A cannon ball is fired horizontally with a velocity of 50m/s from the top of a cliff of 90mh. after how many seconds will it strike the plane at the foot of the cliff and at what distance at the foot of the cliff will it strike?
time to hit:
4.9t^2 = 90
t = 4.29 s
4.29s * 50 m/s = 214.28 m
To find the time it takes for the cannonball to strike the plane at the foot of the cliff, we can use the equation of motion for vertical motion:
y = yo + vyo*t - 0.5*g*t^2
Where:
- y is the vertical displacement (distance) from the top of the cliff,
- yo is the initial vertical displacement (height of the cliff),
- vyo is the initial vertical velocity (0 m/s, since the cannonball is fired horizontally),
- t is the time, and
- g is the acceleration due to gravity (approximately 9.8 m/s^2).
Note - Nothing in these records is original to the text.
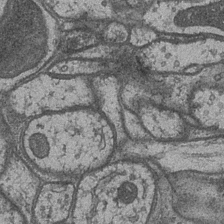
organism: Drosophila
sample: Optic medulla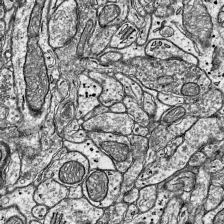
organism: Mouse
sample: Visual Cortex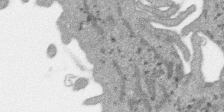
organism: Human
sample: Lung epithelial cells infected with SARS-CoV-2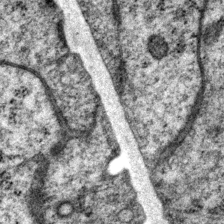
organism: P. pacificus
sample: Pharynx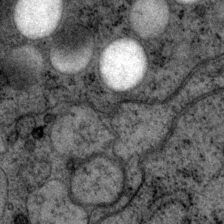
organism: P. pacificus
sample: Pharynx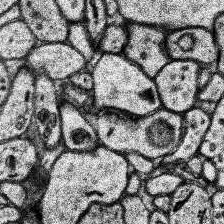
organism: Human
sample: Temporal Lobe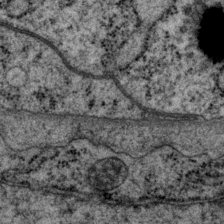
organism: P. pacificus
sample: Pharynx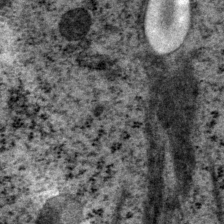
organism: P. pacificus
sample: Pharynx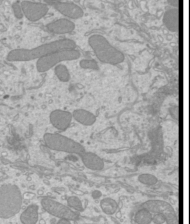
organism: Mouse
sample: Cilia; mouse epididymis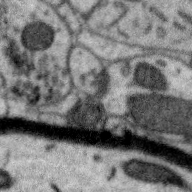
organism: Zebra finch
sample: Brain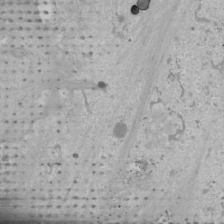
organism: Human
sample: Mitochondria in U2OS cells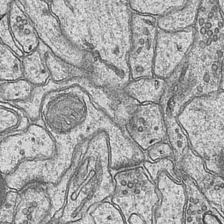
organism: Mouse
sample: CA1 Hippocampus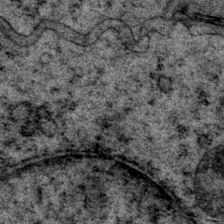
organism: P. pacificus
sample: Pharynx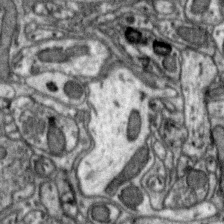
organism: Zebra finch
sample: Brain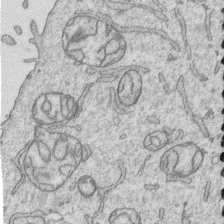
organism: Human
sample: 1205lu cells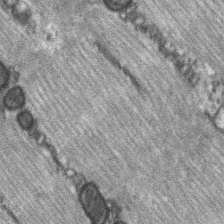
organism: C57BL Mouse
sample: Soleus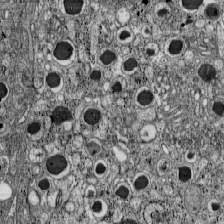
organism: C57BL Mouse
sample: Pancreatic islet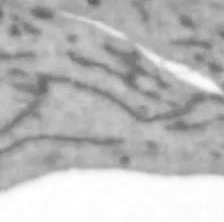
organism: Human
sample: SH-SY5Y cells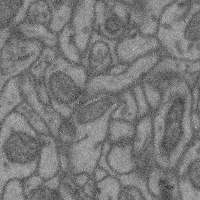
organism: Mouse
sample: Cerebral cortex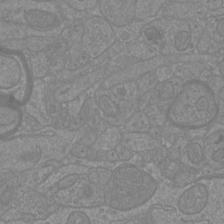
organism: Mouse
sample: Cortical neurons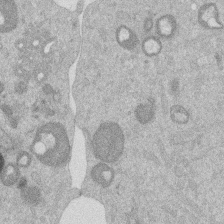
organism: Mouse
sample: Dividing mouse embryo 1 cell stage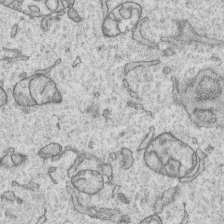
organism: Human
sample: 1205lu cells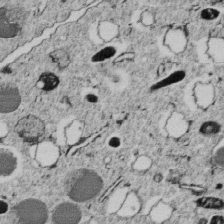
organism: C. elegans
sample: C. elegans embryo early stage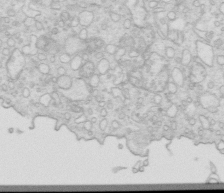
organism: Mouse
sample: Multiciliated cells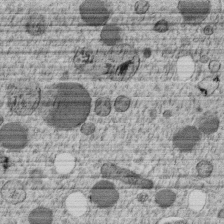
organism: C. elegans
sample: C. elegans embryo early stage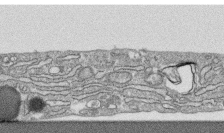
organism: Human
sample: CRL-1474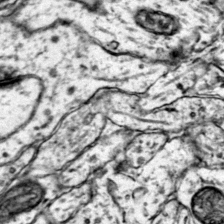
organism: Mouse
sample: Primary visual cortex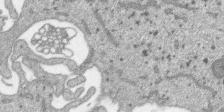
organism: Human
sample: Lung epithelial cells infected with SARS-CoV-2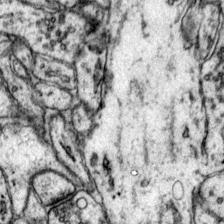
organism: Mouse
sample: Primary visual cortex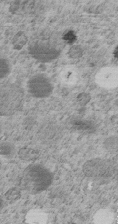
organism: C. elegans
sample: C. elegans embryo early stage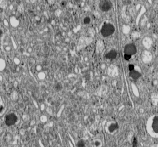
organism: C57BL Mouse
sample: Pancreatic islet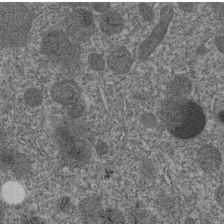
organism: C. elegans
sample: C. elegans embryo early stage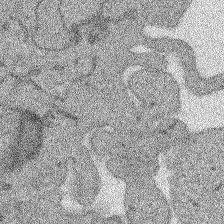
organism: Human
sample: HeLa cells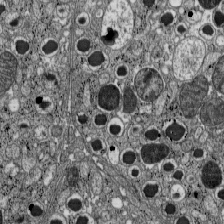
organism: C57BL Mouse
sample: Pancreatic islet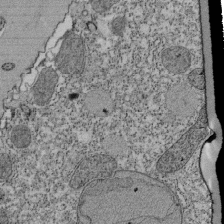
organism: Tetrahymena
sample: Cilia in tetrahymena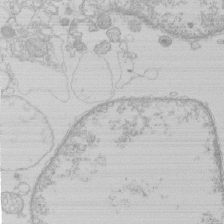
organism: Human
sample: Macrophage cells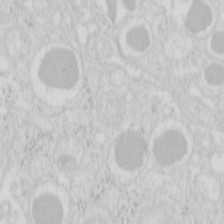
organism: Mouse
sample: Pancreas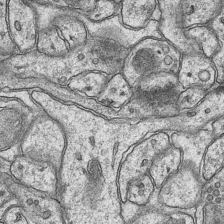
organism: Mouse
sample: CA1 Hippocampus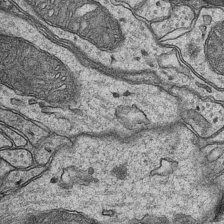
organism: Mouse
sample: CA1 Hippocampus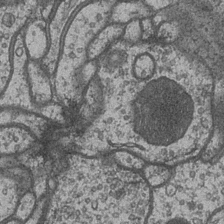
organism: Drosophila
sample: Optic medulla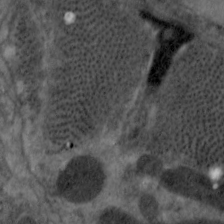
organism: C. elegans
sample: Pharynx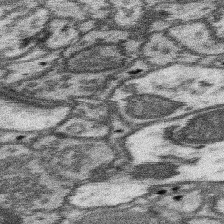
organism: Mouse
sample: Somatosensory cortex neuropil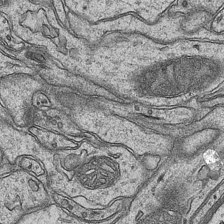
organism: Mouse
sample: CA1 Hippocampus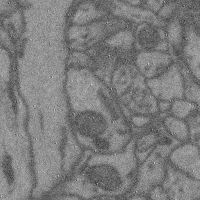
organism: Mouse
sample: Cerebral cortex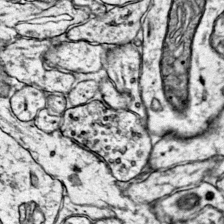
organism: Mouse
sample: Primary visual cortex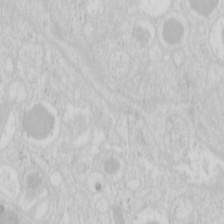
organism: Mouse
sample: Pancreas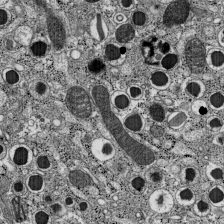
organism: C57BL Mouse
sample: Pancreatic islet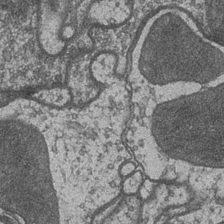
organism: Drosophila
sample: Optic medulla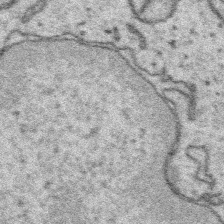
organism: Platynereis dumerilii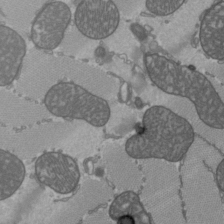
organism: C57BL Mouse
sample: Heart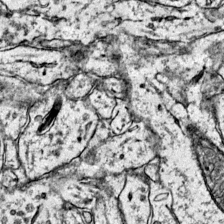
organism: Mouse
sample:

Since the cannonball is fired horizontally, the initial vertical velocity (vyo) is zero. Therefore, the equation becomes:
y = yo - 0.5*g*t^2
We can substitute the given values into the equation:
90m = 0 - 0.5 * 9.8m/s^2 * t^2
Simplifying the equation, we get:
45m = 4.9m/s^2 * t^2
Now, let's solve for t by rearranging the equation:
t^2 = (45m) / (4.9m/s^2)
t^2 ≈ 9.18
Taking the square root of both sides, we get:
t ≈ √9.18
t ≈ 3.03 seconds
So, it will take approximately 3.03 seconds for the cannonball to strike the plane at the foot of the cliff.
Now, let's find the horizontal distance at the foot of the cliff where the cannonball will strike. Since the cannonball is fired horizontally, we can use the formula:
distance = velocity * time
Given that the velocity is 50 m/s and the time is 3.03 seconds, we can calculate the distance:
distance = 50 m/s * 3.03 s
distance ≈ 151.5 meters
Therefore, the cannonball will strike the plane at a distance of approximately 151.5 meters at the foot of the cliff.